* **MATERIAL FOR THIS EXERCISE**:
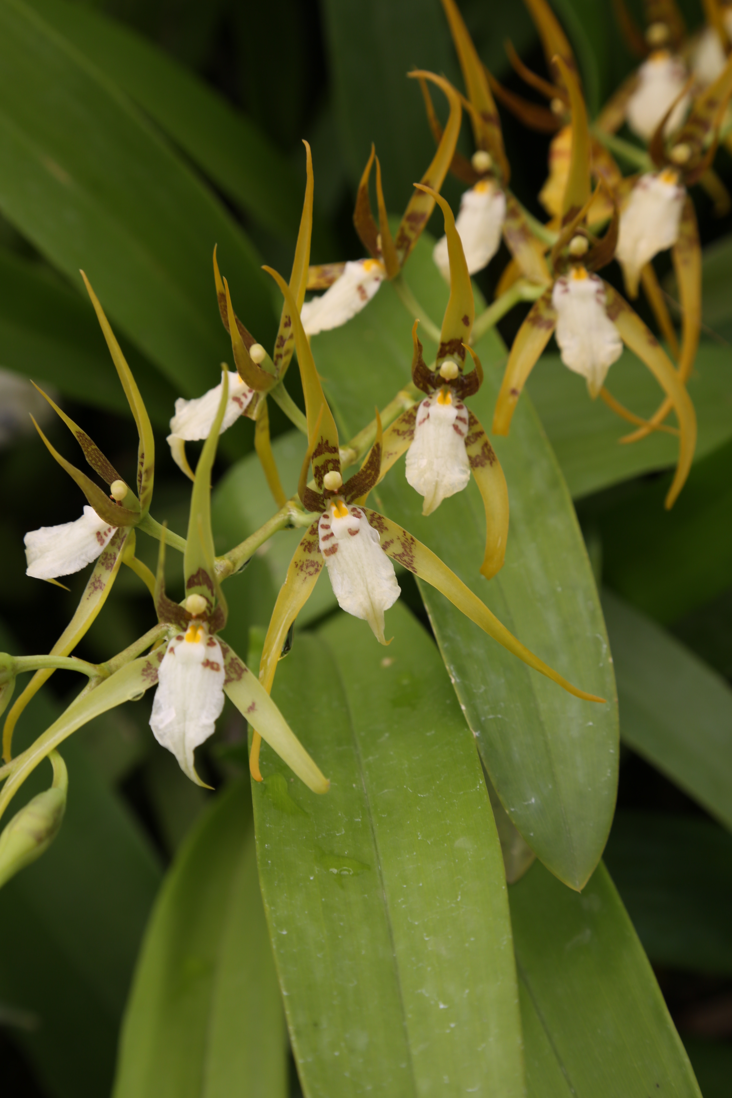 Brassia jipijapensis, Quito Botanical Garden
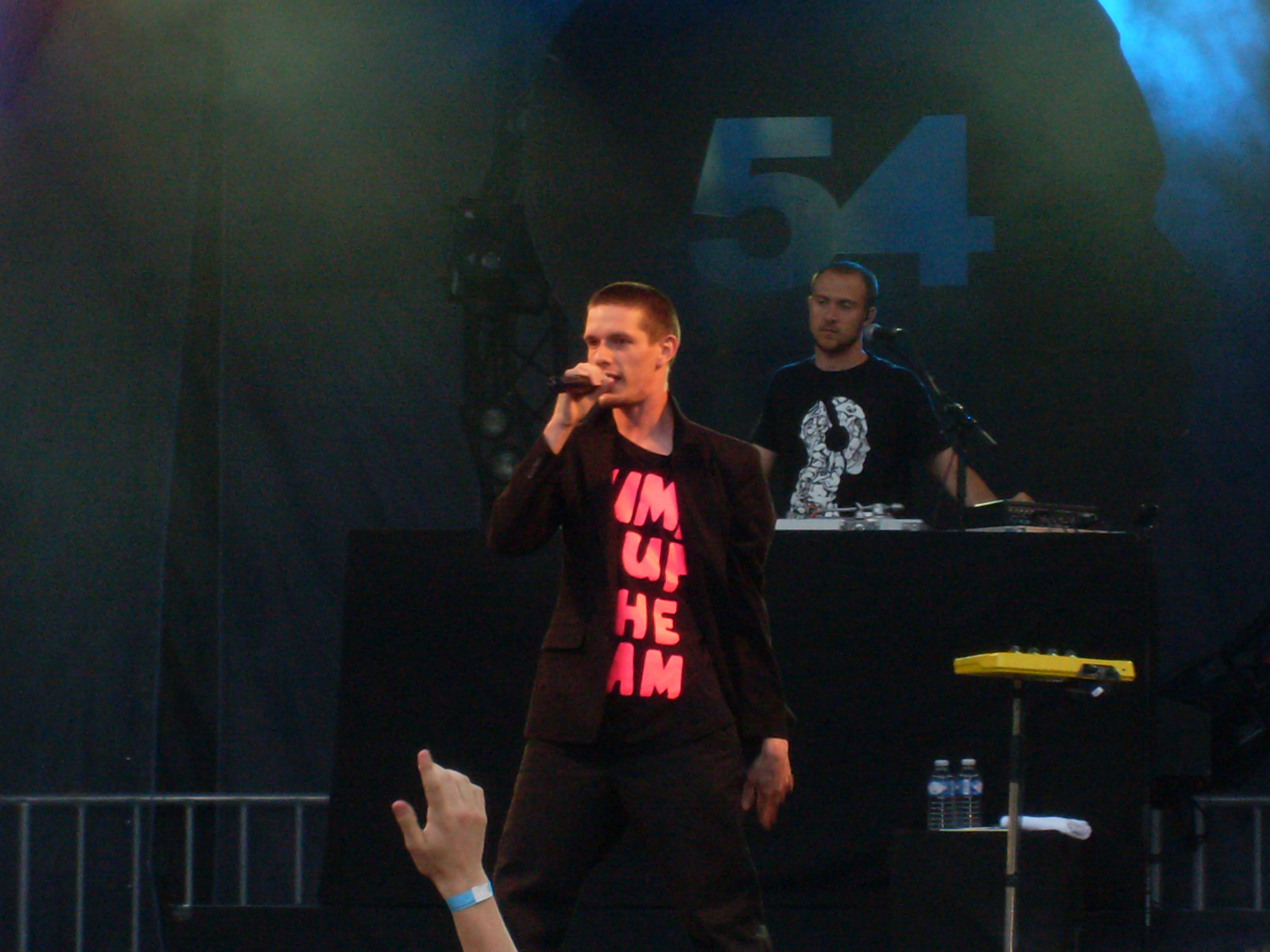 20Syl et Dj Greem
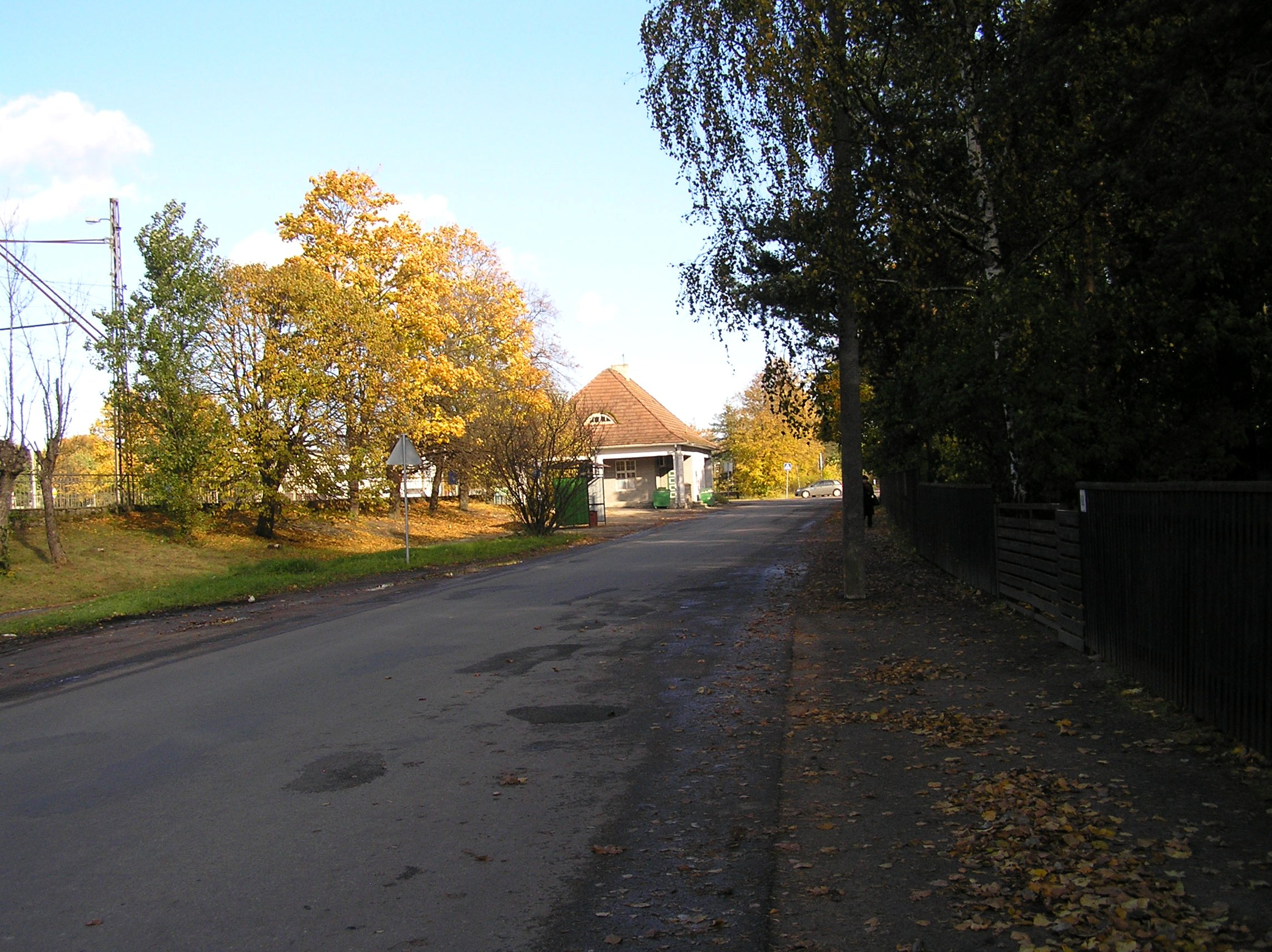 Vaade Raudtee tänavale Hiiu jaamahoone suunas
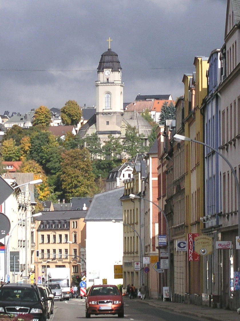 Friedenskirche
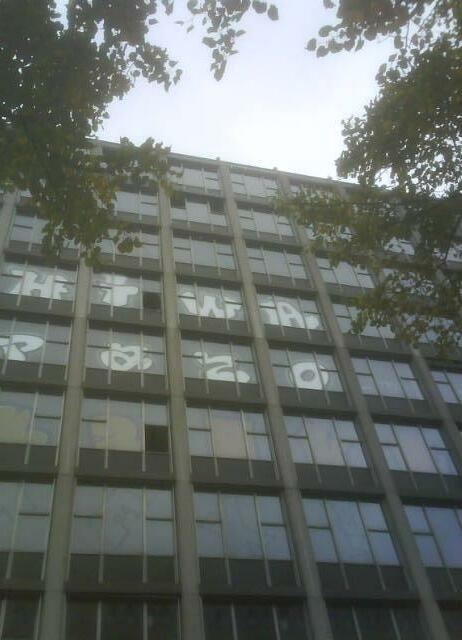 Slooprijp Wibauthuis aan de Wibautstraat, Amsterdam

--

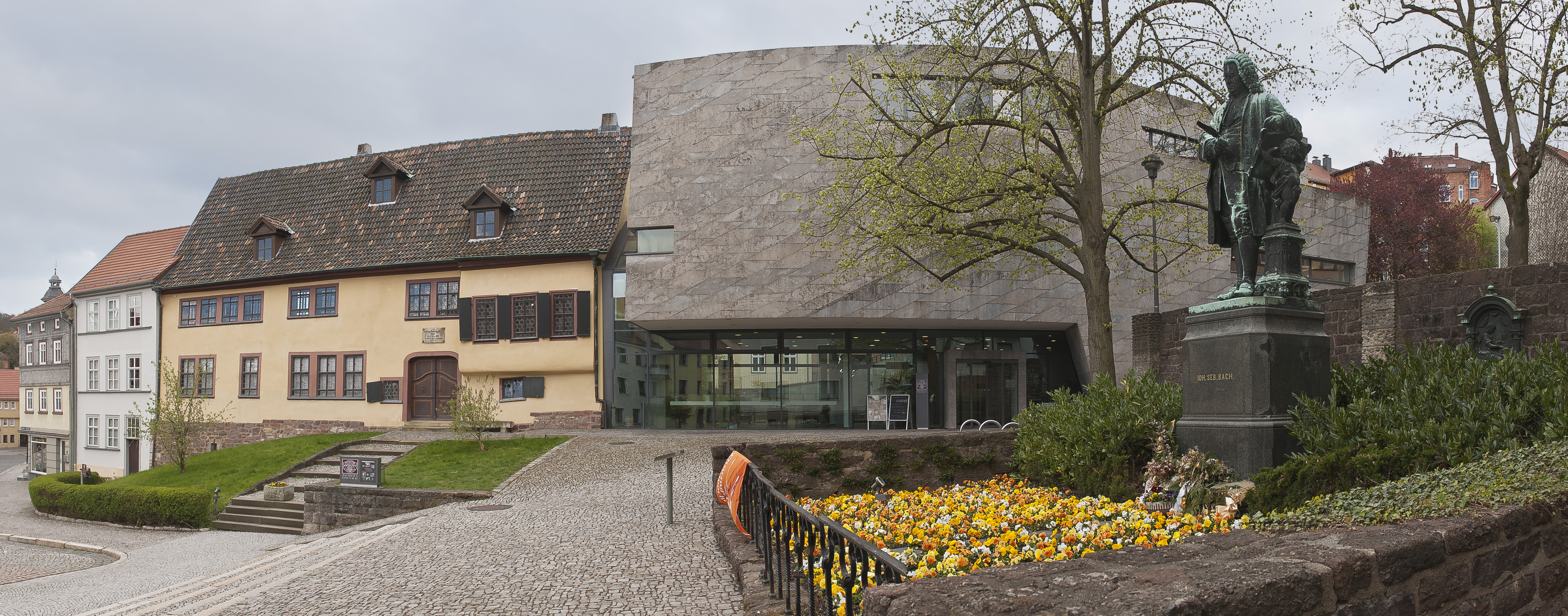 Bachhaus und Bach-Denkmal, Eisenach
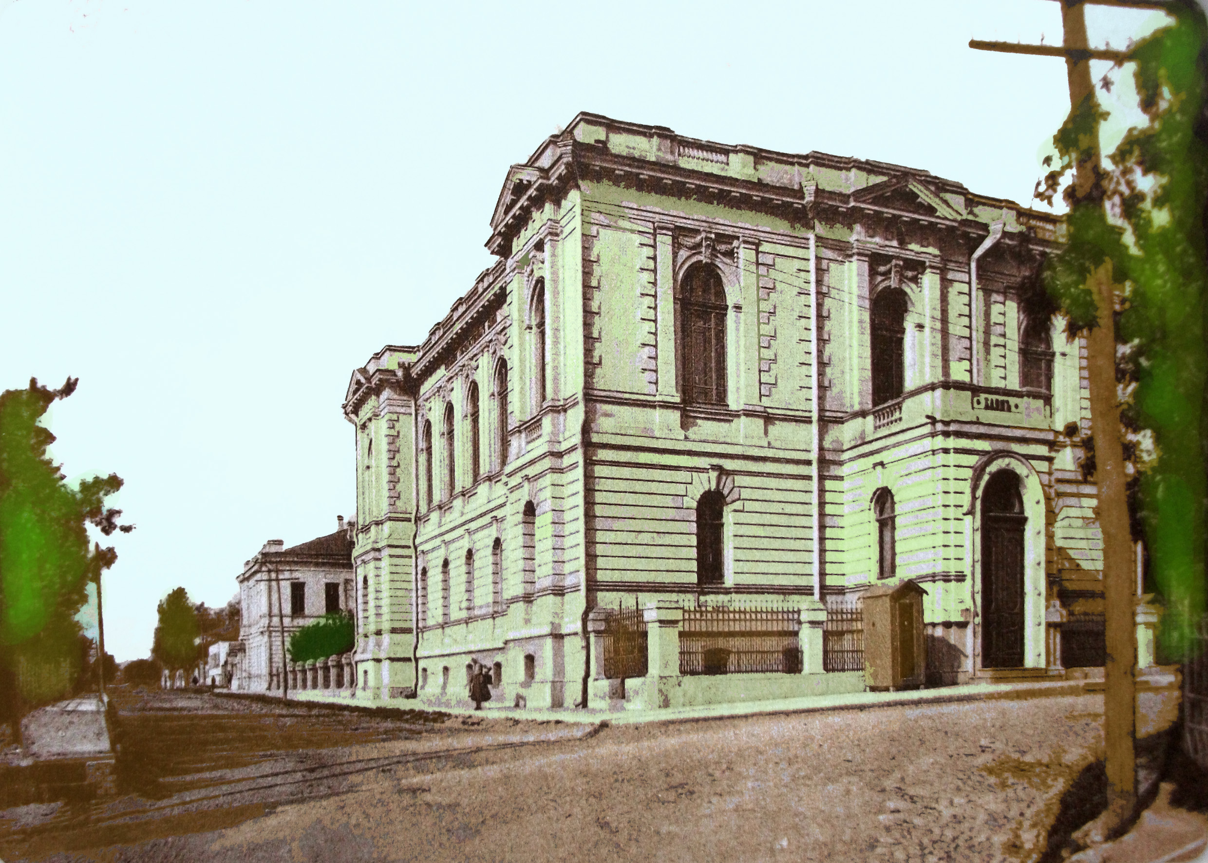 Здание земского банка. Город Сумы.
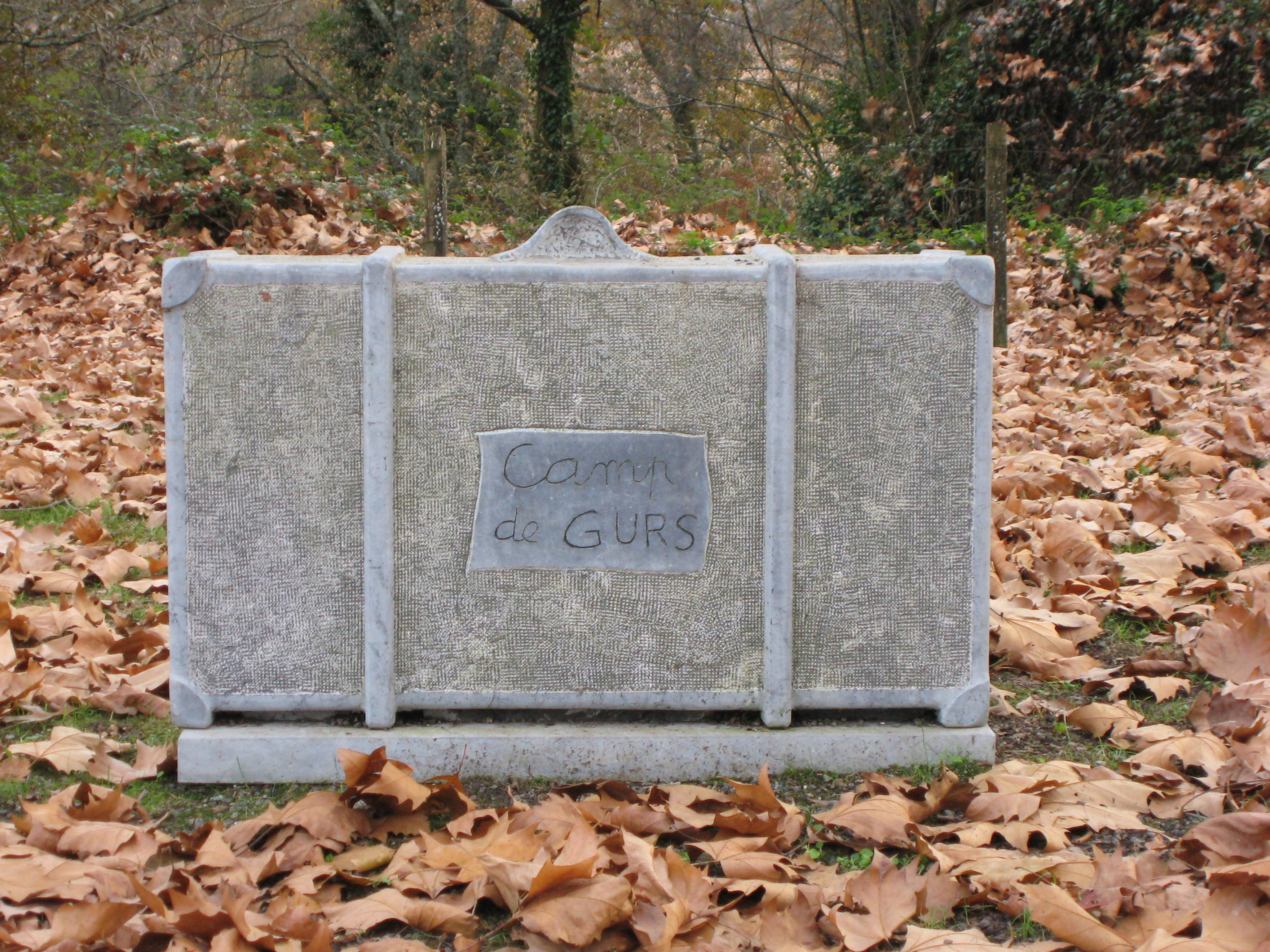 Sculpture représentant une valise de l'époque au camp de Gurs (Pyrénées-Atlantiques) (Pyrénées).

--

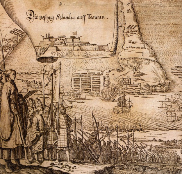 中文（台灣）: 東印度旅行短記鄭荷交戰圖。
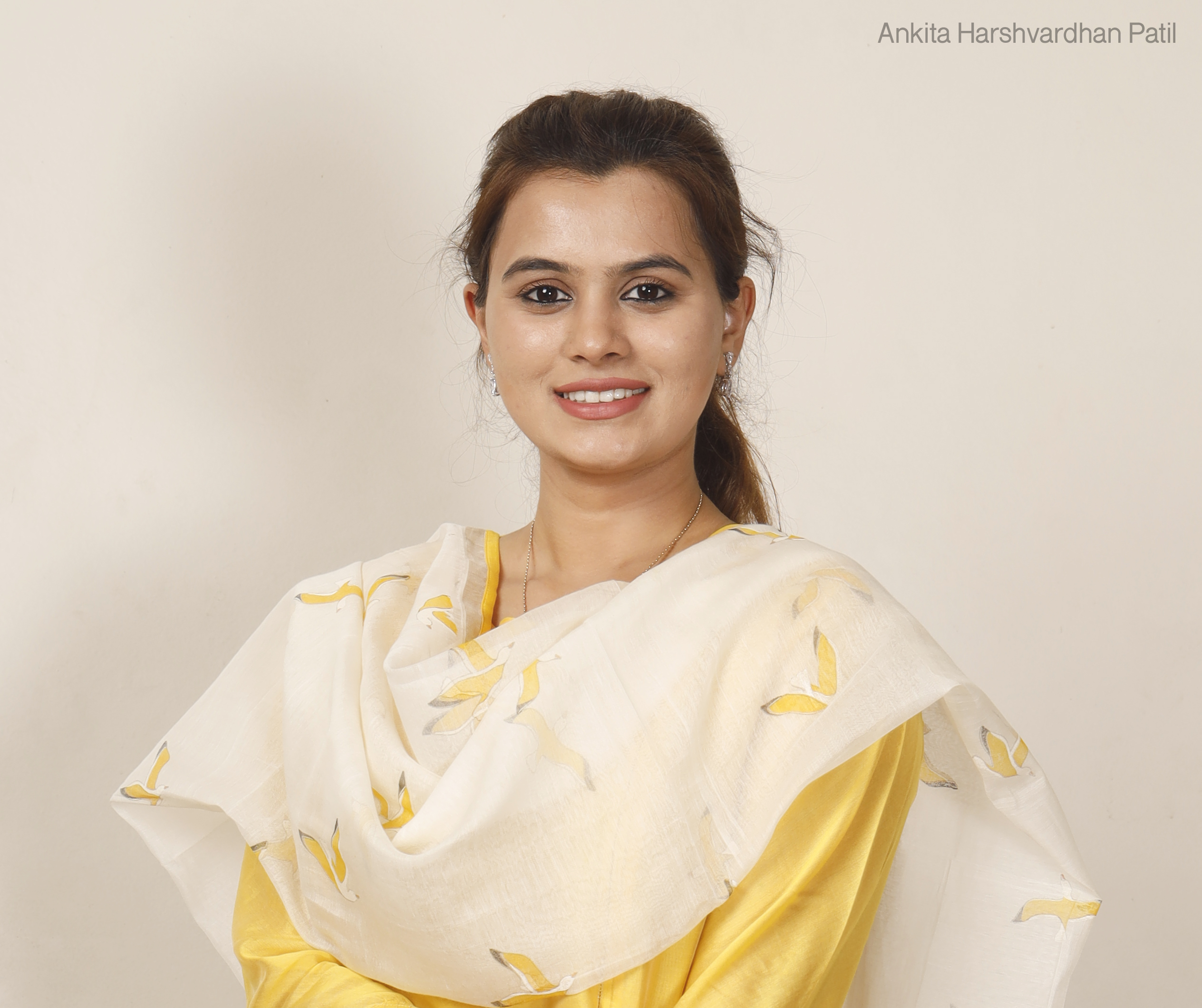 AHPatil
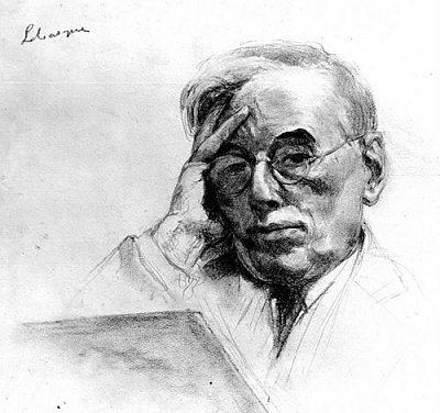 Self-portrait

* **EXERCISE AIM**: In the entries above, find the line containing "Brassia jipijapensis, Quito Botanical Garden" and the line containing "Slooprijp Wibauthuis aan"; give again exactly those two lines and every line between them, minus the pictures.

* **EXERCISE ANSWER**:
 Brassia jipijapensis, Quito Botanical Garden
 20Syl et Dj Greem
 Vaade Raudtee tänavale Hiiu jaamahoone suunas
 Friedenskirche
 Slooprijp Wibauthuis aan de Wibautstraat, Amsterdam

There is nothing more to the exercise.